A Favorite Bible Verse I Don’t Always Love
The world around us is becoming increasingly challenging.
Challenging to live out our Christian faith in a morally relativistic culture.
Challenging to share the joy of our faith in a society that is not just indifferent, but actually hostile to a biblical worldview.
And challenging as we face the uncertainty of a future that seems perilously out of control.
What do you do when you feel challenged?
Where do you go for answers?
How do you decide on the right course of action?
If I’m being smart, I go to the Bible for direction and answers. Sometimes I like what I see. Other times I’m stretched by what I read, because the answer does not line up with my natural inclinations.
For example, a favorite Bible verse—and least favorite—happens to be the same verse.
“Your word is a lamp to my feet and a light to my path” (Psalm 119:105 ESV).
One simple statement, providing answers regarding the source and kind of help God provides for guidance.
At face value, this verse sounds like everything we would want, including light and leading. And yes, I’m grateful for the direction promised to God’s children.
But (true confession), if I’m not careful, I can become hung up on what I don’t like about this verse. If I’m being honest, I don’t want a lamp to my feet. A lamp only lights the way a few feet in front of me. It lights the path step by step.
I don’t want a lamp for the next few steps. I want a floodlight that illuminates the way for a mile down the road. I don’t want direction just for today. I want a map that details every stop and every detour for the next year (or two or three).
But God gives me what I need, not necessarily what I want.
What I need is to learn dependence on Him. Sadly, it’s easier for me to trust Him for my salvation in Christ—my eternal destiny—than it is to trust Him in the temporary trials of life.
Psalm 119:105 makes it clear that God gives just enough direction to move forward with dependence on Him. But I want more. Lots more.
If there’s any consolation, it’s that conversations with friends reveal I’m not alone in this. Many of us would like to know what lies around the bend next month . . . next year . . . next decade. And come to think of it, isn’t that the reason people flock to fortune tellers, read horoscopes, and visit palm readers? Wanting to know what the future holds can easily move from a vague desire to an obsession.
We’re under the illusion that if we know what’s coming, somehow we can control it. As if a certain level of control will solve all our problems. But control is an illusion. We can’t control the weather, the culture, or how other people respond to us.
Let’s face it, most of us aren’t even moderately successful in controlling ourselves!
Ever lost your temper? Said something you wish you could take back? Or maybe not said something you wish you had?
Control may be what we want, but dependence is what we need. Dependence on the One who created us and sustains us if we run to Him.
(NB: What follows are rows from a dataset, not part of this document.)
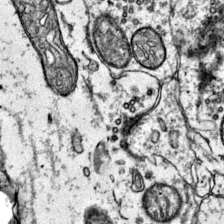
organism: Mouse
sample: Primary visual cortex
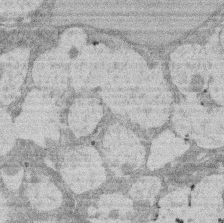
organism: Rat
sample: Salivary granule
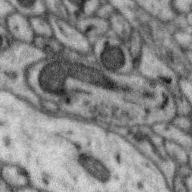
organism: Zebra finch
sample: Brain
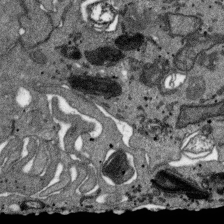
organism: Human
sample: Lung epithelial cells, uninfected (mock) control
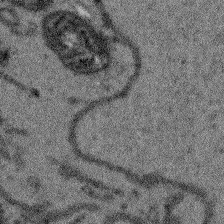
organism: Arabidopsis thaliana
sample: Root tip
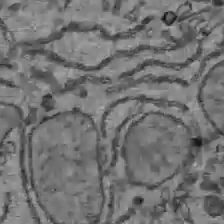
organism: C57BL Mouse
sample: Liver
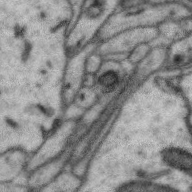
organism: Zebra finch
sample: Brain
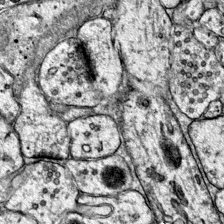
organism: Mouse
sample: Primary visual cortex
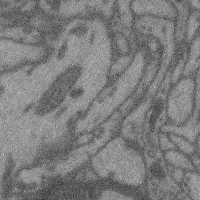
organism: Mouse
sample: Cerebral cortex
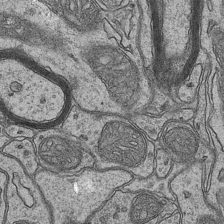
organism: Mouse
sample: CA1 Hippocampus
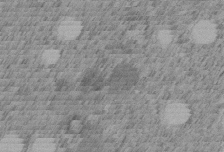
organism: C. elegans
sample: C. elegans embryo early stage
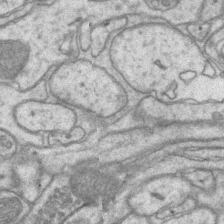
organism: Mouse
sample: CA1 Hippocampus
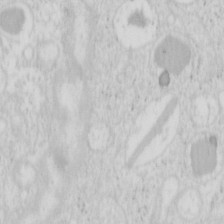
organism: Mouse
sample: Pancreas
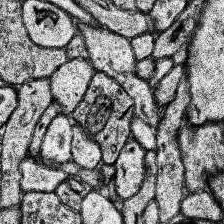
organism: Human
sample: Temporal Lobe
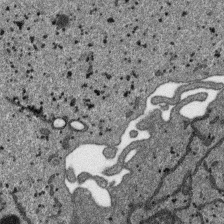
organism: Human
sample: Lung epithelial cells infected with SARS-CoV-2
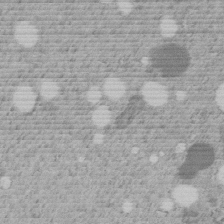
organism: C. elegans
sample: C. elegans embryo early stage
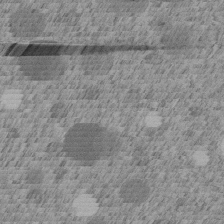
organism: C. elegans
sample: C. elegans embryo early stage
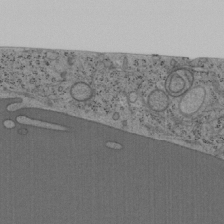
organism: Human
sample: HeLa cells
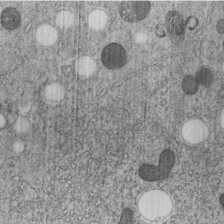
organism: C. elegans
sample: C. elegans embryo early stage
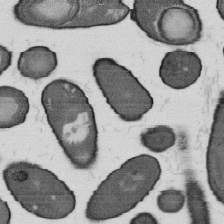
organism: B. subtilis
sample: Bacterial spore
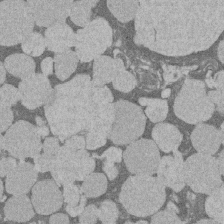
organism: Rat
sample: Salivary granule
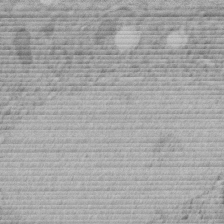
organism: C. elegans
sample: C. elegans embryo early stage
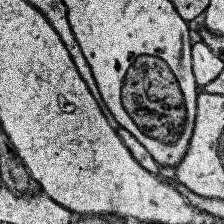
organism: Human
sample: Temporal Lobe
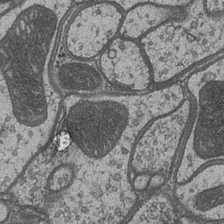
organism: Drosophila
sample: Optic medulla
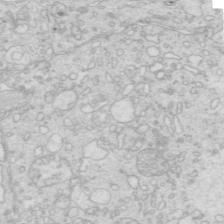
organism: Mouse
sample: Multiciliated cells
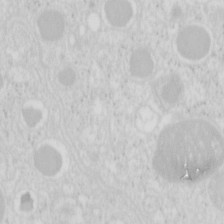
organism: Mouse
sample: Pancreas
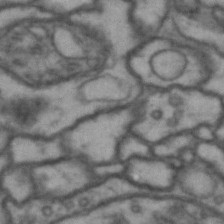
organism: Drosophila
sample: Brain
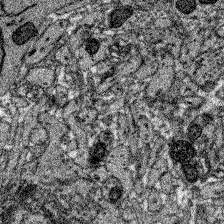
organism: Zebrafish
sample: Larval olfactory bulb
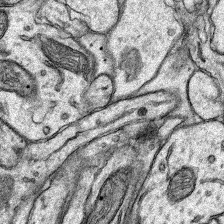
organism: Rat
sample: Hippocampus
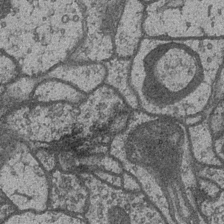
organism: Drosophila
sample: Optic medulla
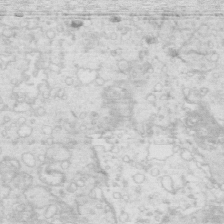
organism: Mouse
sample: Multiciliated cells
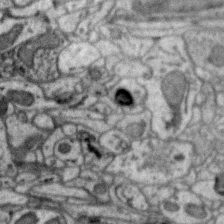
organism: Zebra finch
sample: Brain
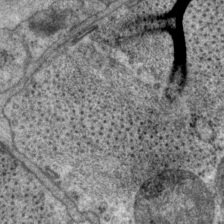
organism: P. pacificus
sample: Pharynx
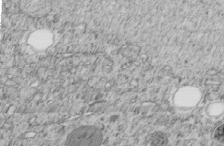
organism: C. elegans
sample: C. elegans embryo early stage
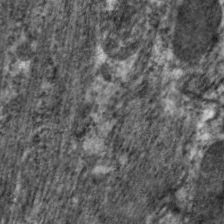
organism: C. elegans
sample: Pharynx
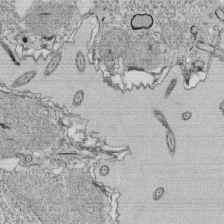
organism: Tetrahymena
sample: Cilia in tetrahymena
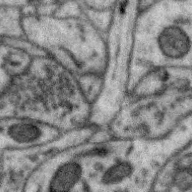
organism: Zebra finch
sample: Brain
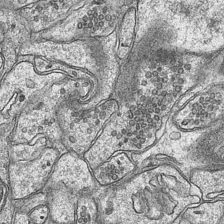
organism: Mouse
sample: CA1 Hippocampus
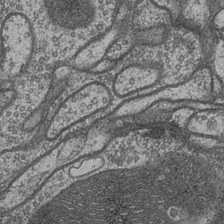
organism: Drosophila
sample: Optic medulla
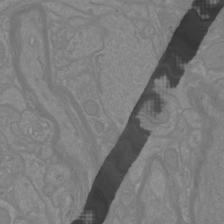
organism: Mouse
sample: Cortical neurons
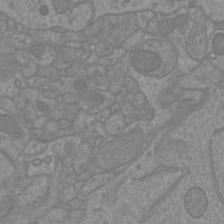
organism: Mouse
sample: Cortical neurons
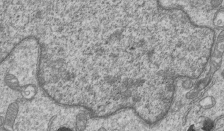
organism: Human
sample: MDA-MB-231 cells
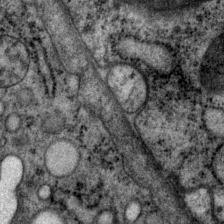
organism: P. pacificus
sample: Pharynx
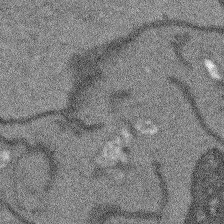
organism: Arabidopsis thaliana
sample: Root tip
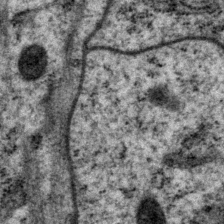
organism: P. pacificus
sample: Pharynx
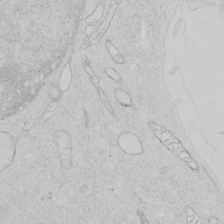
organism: Human
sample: Mitochondria in HCT116 cells
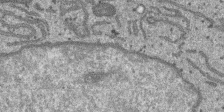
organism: Human
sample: Lung epithelial cells infected with SARS-CoV-2
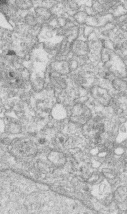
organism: Human
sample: HeLa cell HIV synapse
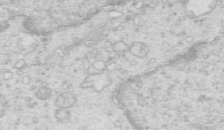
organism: Mouse
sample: Multiciliated cells
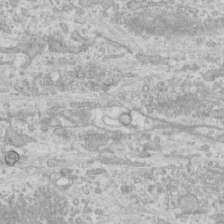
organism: Human
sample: CRL-1474
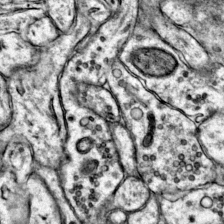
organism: Mouse
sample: Primary visual cortex
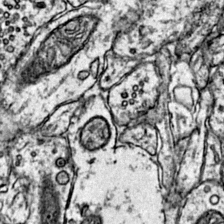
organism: Mouse
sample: Primary visual cortex
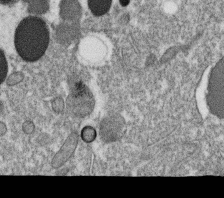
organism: C. elegans
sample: C. elegans oocyte; sperm cells
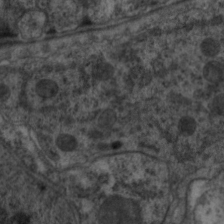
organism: C. elegans
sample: Pharynx
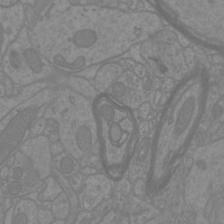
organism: Mouse
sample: Cortical neurons
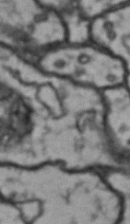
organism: Drosophila
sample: Brain
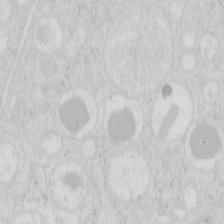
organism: Mouse
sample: Pancreas
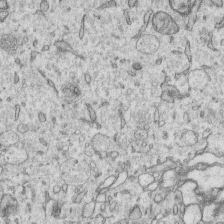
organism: Human
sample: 1205lu cells
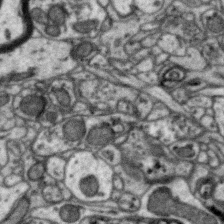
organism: Zebra finch
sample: Brain
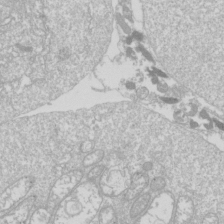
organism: Drosophila
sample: Cell division; meiosis; drosophila spermatocytes
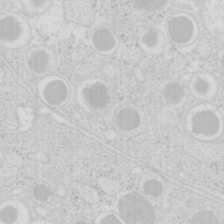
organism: Mouse
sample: Pancreas
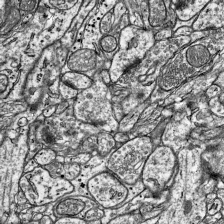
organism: Mouse
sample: Visual Cortex
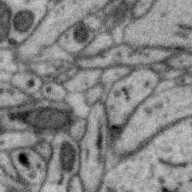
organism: Zebra finch
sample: Brain
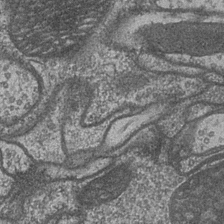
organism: Drosophila
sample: Optic medulla
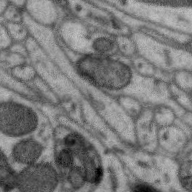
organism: Zebra finch
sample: Brain
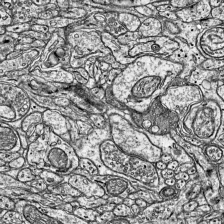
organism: Mouse
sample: Visual Cortex
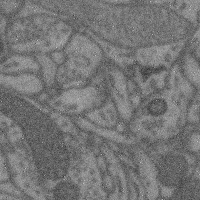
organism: Mouse
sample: Cerebral cortex
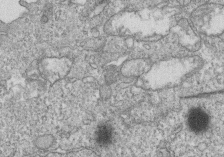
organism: Human
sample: HeLa cell HIV synapse
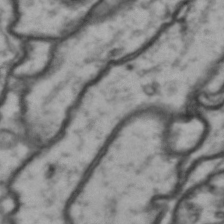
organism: Drosophila
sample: Brain
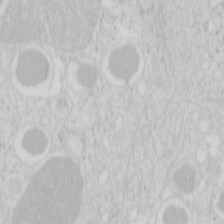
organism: Mouse
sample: Pancreas
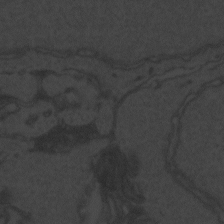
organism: Zebrafish
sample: Macrophage infected with Toxoplasma gondii
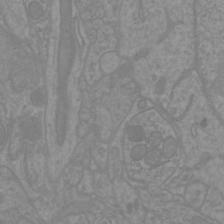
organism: Mouse
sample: Cortical neurons
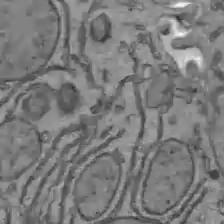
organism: C57BL Mouse
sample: Liver
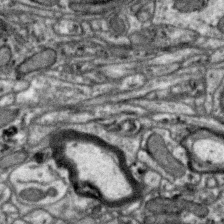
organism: Zebra finch
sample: Brain
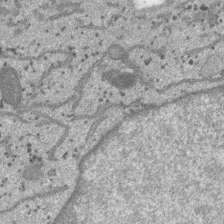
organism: Human
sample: Lung epithelial cells infected with SARS-CoV-2
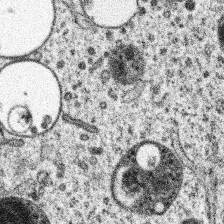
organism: Human
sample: HeLa cells
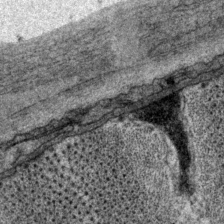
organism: P. pacificus
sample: Pharynx
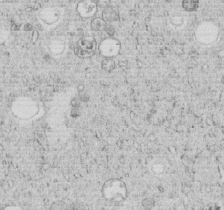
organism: C. elegans
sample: C. elegans embryo early stage
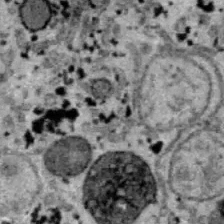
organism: Mouse
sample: Liver from an obese (ob/ob) mouse
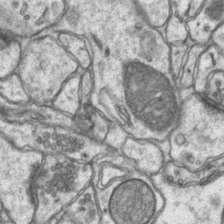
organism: Mouse
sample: CA1 Hippocampus
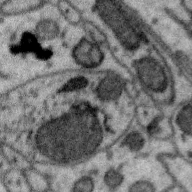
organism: Zebra finch
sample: Brain
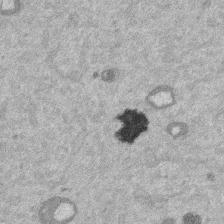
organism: Mouse
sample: Dividing mouse embryo 1 cell stage
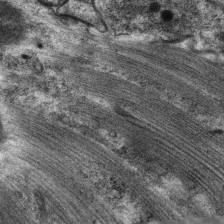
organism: C. elegans
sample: Pharynx
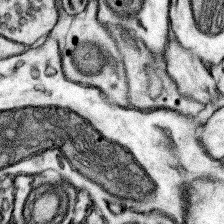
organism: Mouse
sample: Somatosensory cortex neuropil
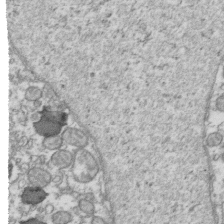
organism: Human
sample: Activated Jurkat CD4+ T cells
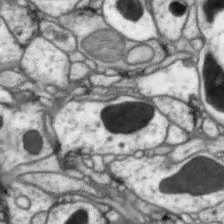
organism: Drosophila
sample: Optic lobe
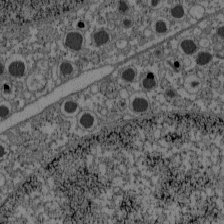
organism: C57BL Mouse
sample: Pancreatic islet
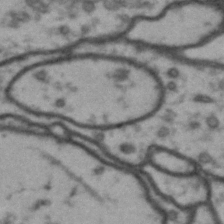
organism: Drosophila
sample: Brain
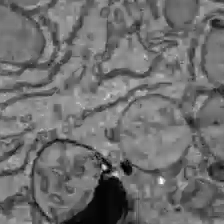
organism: C57BL Mouse
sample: Liver
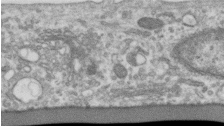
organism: Human
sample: Centriole in RPE cells
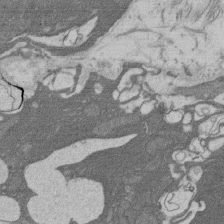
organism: Rat
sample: Salivary granule
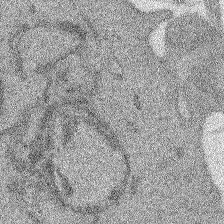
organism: Human
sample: HeLa cells
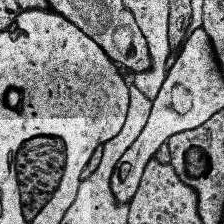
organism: Human
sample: Temporal Lobe
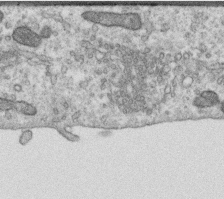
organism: Human
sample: Centriole in RPE cells
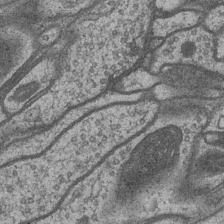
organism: Drosophila
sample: Optic medulla
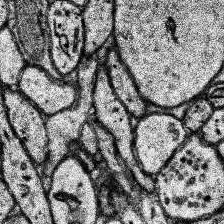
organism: Human
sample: Temporal Lobe
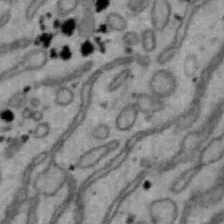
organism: Mouse
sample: Liver
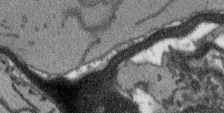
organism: Arabidopsis thaliana
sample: Root tip
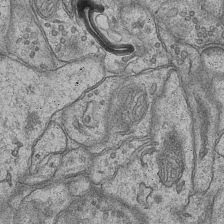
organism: Mouse
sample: CA1 Hippocampus
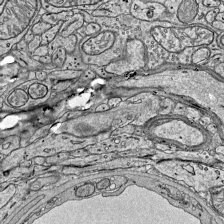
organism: Mouse
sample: Visual Cortex
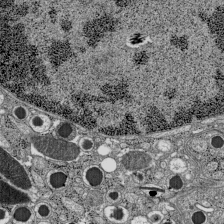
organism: C57BL Mouse
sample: Pancreatic islet
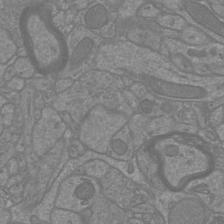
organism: Mouse
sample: Cortical neurons
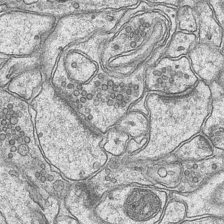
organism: Mouse
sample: CA1 Hippocampus
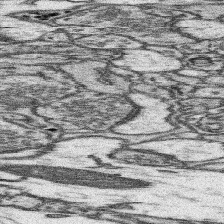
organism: Mouse
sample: Somatosensory cortex neuropil
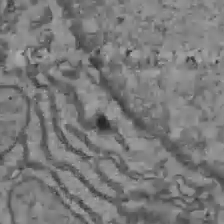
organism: C57BL Mouse
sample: Liver
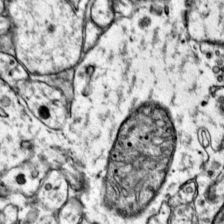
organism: Mouse
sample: Primary visual cortex
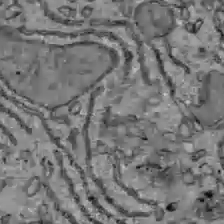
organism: C57BL Mouse
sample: Liver
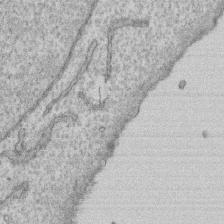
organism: Human
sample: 1205lu cells
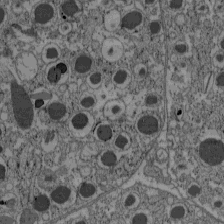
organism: C57BL Mouse
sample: Pancreatic islet
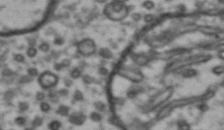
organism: Drosophila
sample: Brain
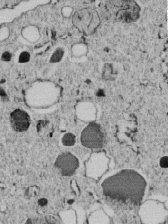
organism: C. elegans
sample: C. elegans embryo early stage
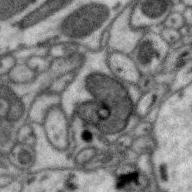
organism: Zebra finch
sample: Brain
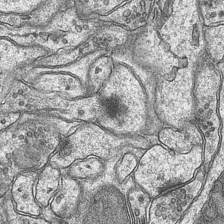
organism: Mouse
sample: CA1 Hippocampus
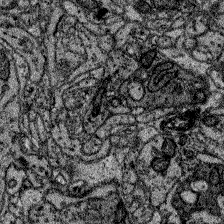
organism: Zebrafish
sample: Larval olfactory bulb
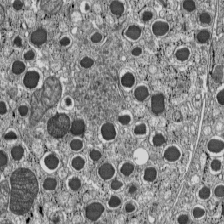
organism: C57BL Mouse
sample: Pancreatic islet
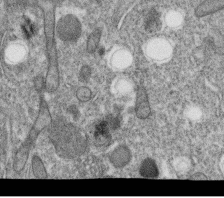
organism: C. elegans
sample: C. elegans oocyte; sperm cells
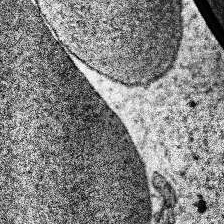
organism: Human
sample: Temporal Lobe
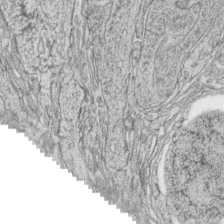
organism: Zebrafish
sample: synaptic ribbons in rod cells and cone cells
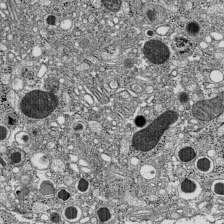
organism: C57BL Mouse
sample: Pancreatic islet
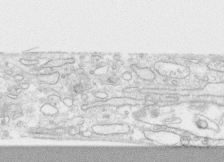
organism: Human
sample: CRL-1474
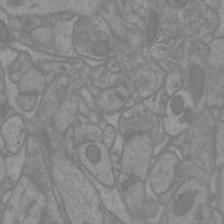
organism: Mouse
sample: Cortical neurons
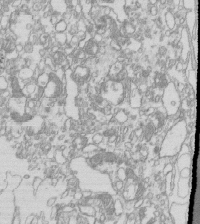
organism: Mouse
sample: Macrophages
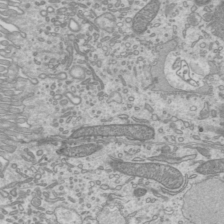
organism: Mouse
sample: Cilia; mouse epididymis
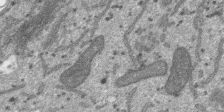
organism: Human
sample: Lung epithelial cells infected with SARS-CoV-2
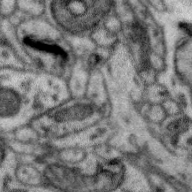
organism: Zebra finch
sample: Brain
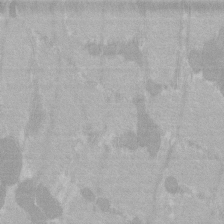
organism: C57BL Mouse
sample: Tibialis anterior muscle cell
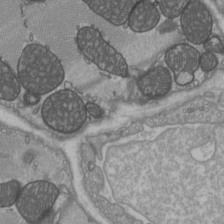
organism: C57BL Mouse
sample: Heart
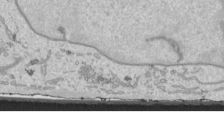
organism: Human
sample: Mitochondria in HCT116 cells
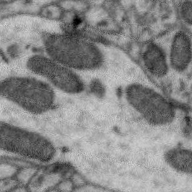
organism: Zebra finch
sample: Brain
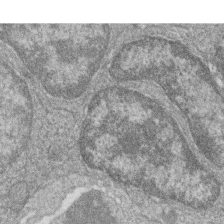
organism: Zebrafish
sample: Cilia; retinal pigment epithelium
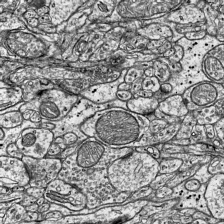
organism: Mouse
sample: Visual Cortex
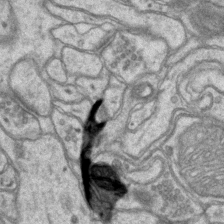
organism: Mouse
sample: CA1 Hippocampus
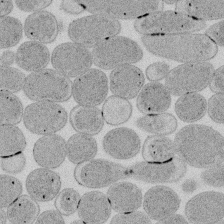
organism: E. coli
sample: Bacterial nucleoid
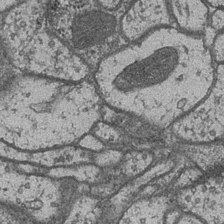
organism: Drosophila
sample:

Trusting that if God has given us all we need in Christ for our eternal relationship with Him to be healed, surely He can be trusted for the here and now.
The Father has restored us to Him through the sacrifice of His Son, Jesus. And the Son has left us His Spirit, equipping us to grow in our intimacy with Him and to live a life pleasing to Him.
In short, He has already given us everything we need. So why does that not seem to be enough?
Perhaps it’s because, deep down, we’re afraid to trust. Afraid God doesn’t define good the way we do. As C.S. Lewis once said, “We are not necessarily doubting that God will do the best for us; we are wondering how painful the best will turn out to be.”
We define good as what we want: people and possessions. God defines good as the people and process He uses to make us more like Him. Built into that process is the cultivation of trust. And trust is best cultivated when there’s just enough light for one step at a time. Sound familiar?
Like I said . . . my favorite—and least favorite—verse!
What is your favorite or least favorite Bible verse? Why?